Even if we don’t discuss the specific form of the equation, such a decomposition of variables is certainly insufficient.

As the famous bread hunter DIO once said——

“JOJO, in the brief span of a human life, I have discovered… The more one plays with schemes, the more limited one finds the capabilities of humanity to be…” Indeed! Human lifespan and physical stages are points we cannot ignore! Once we delve into labor economics, we cannot avoid discussing human age and condition.

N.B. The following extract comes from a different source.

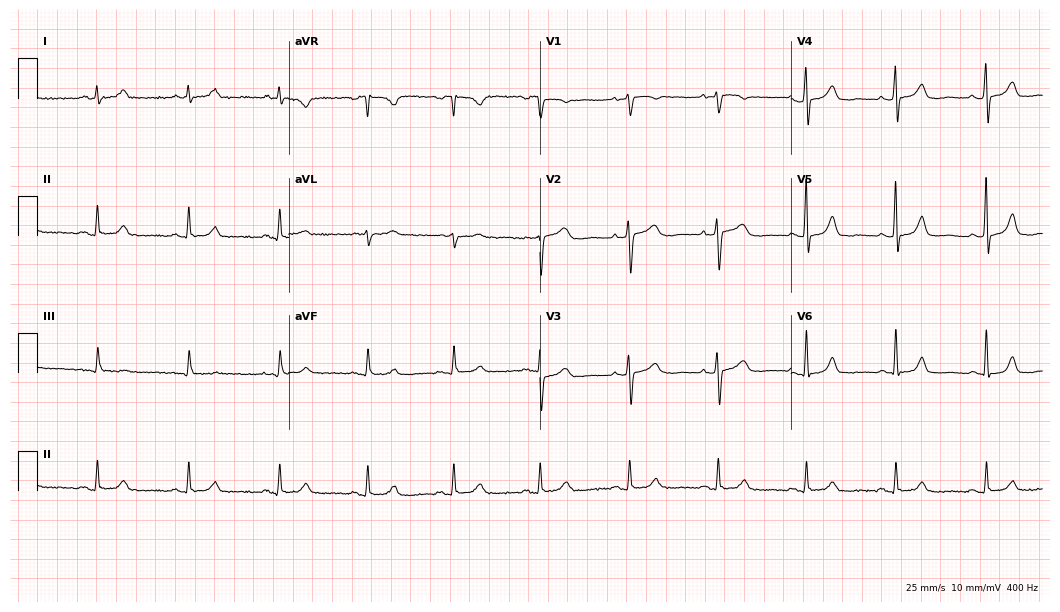
ECG (10.2-second recording at 400 Hz) — a 58-year-old female. Screened for six findings — first-degree AV block, right bundle branch block, left bundle branch block, sinus bradycardia, atrial fibrillation, sinus tachycardia — none is recorded. Only these six findings were labelled.
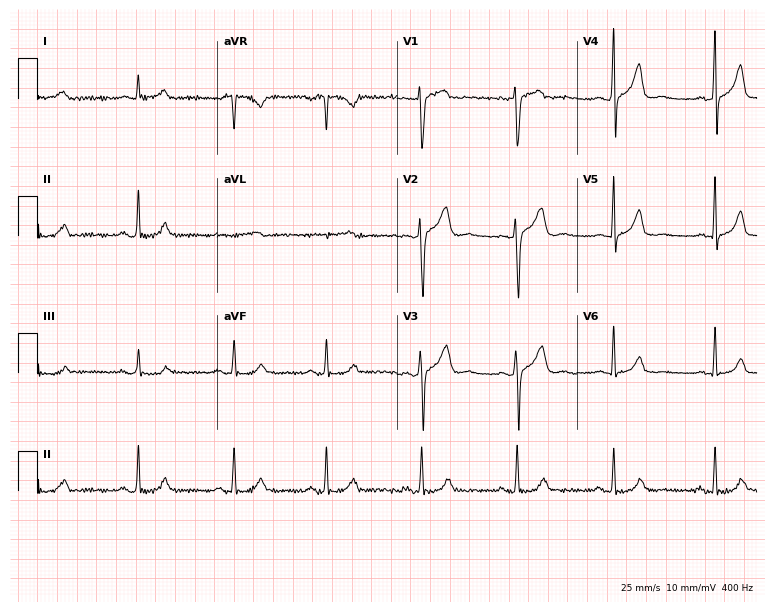
Resting 12-lead electrocardiogram (7.3-second recording at 400 Hz). Patient: a 52-year-old male. None of these six findings is recorded: first-degree AV block, right bundle branch block (RBBB), left bundle branch block (LBBB), sinus bradycardia, atrial fibrillation (AF), sinus tachycardia.
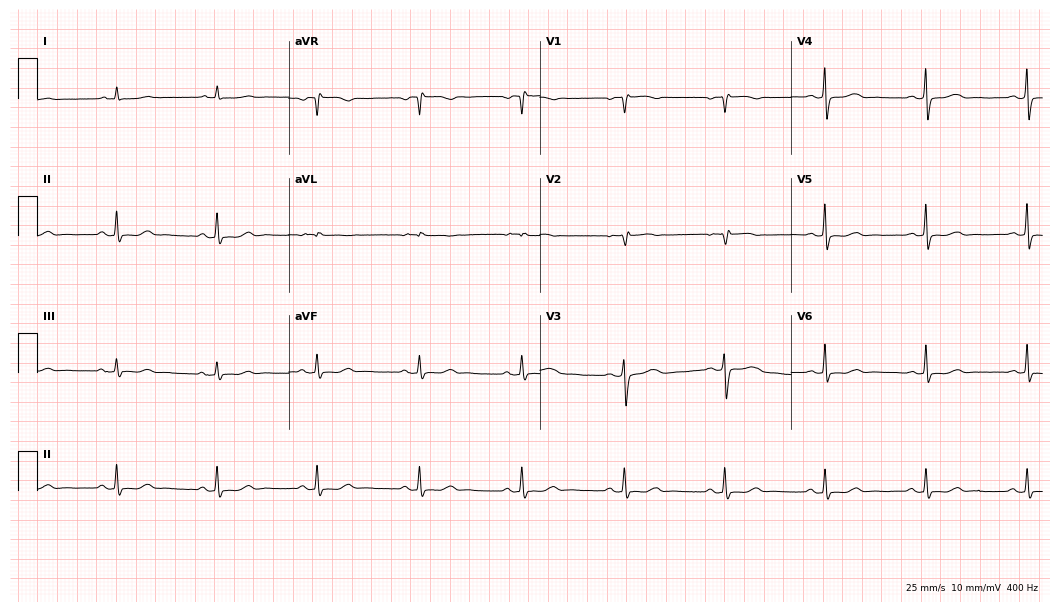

/img/HLT生命周期与工资分解.zh-cn-20240523124553835.webp
Bread Hunter——DIO

Firstly, let’s consider the lifecycle. Even if individuals have the same education level and work experience, or even higher, the rate of return on education varies with age. Here, we estimate parameters that are age and time-related. Moreover, the historical context in which each individual exists also influences wage earnings. For instance, movements like “going to the countryside” and “reform and opening up” deeply affected specific cohorts. Here, we estimate parameters (usually categorized by birth year) that are related to individual cohorts and time. Additionally, time effects (including economic cycles and linear growth, such as wage inflation) are also related to time! All these parameters are time-dependent! Decomposing them in the econometric equation becomes a significant challenge. Hence, we have the following extended and flexible Mincer equation.

$$ln(w_{ict})=\alpha+\theta(s_{ict})+f(x_{ict})+\gamma_{t}+\chi_{c}+\varepsilon_{ict}$$

$i$ represents an independent number. $c$ represents the group number, for example, one group was born during the reform and opening up, one group was born when people went to the mountains and countryside, and one cohort group 3. In the life cycle, work experience is generally divided into groups. The descriptive statistics in the figure below are preliminary descriptive statistics of the life cycle carried out by comparing groups after five years of grouping. $t$ represents the time variable. $\theta(s_{ict})$ represents the education income function, $f(x_{ict})$ represents the work experience income function, $\gamma_t$ represents the queue effect of group $c$, $\chi_t$ represents the group queue Effect, $\varepsilon_{ict}$ is the paper.

Individual-level panel data is often challenging to obtain directly. Therefore, Deaton proposed:

“We don’t need individual tracking panels anymore! Your room has no space left for you to obtain positions! We’ll synthesize a ‘pseudo-panel’ from repeated cross-sections of census data! Epidemiology, drug trials, social psychology, and other statistical fields all make use of such pseudo-panels.

For example, in the figure below: These income comparison data are not from individual tracking panel data but rather from a pseudo-panel constructed from cross-sectional data of different ages at the same time.”

/img/HLT生命周期与工资分解.zh-cn-20240523124632737.webp
Life cycle wage growth across countries(2018)

This type of panel data requires consideration of age, time period, and cohort as independent variables, also known as the Age-Period-Cohort Model (APC). In labor economics, the estimation of APC panel data has always been a hot topic (endorsed by the great Deaton, after all, it is a framework he established in economic analysis).

For the estimation equation:

$$ln(w_{ict})=\alpha+\theta(s_{ict})+f(x_{ict})+\gamma_{t}+\chi_{c}+\varepsilon_{ict}$$

When we directly regress APC data, we encounter the problem of collinearityage + birth year = current year.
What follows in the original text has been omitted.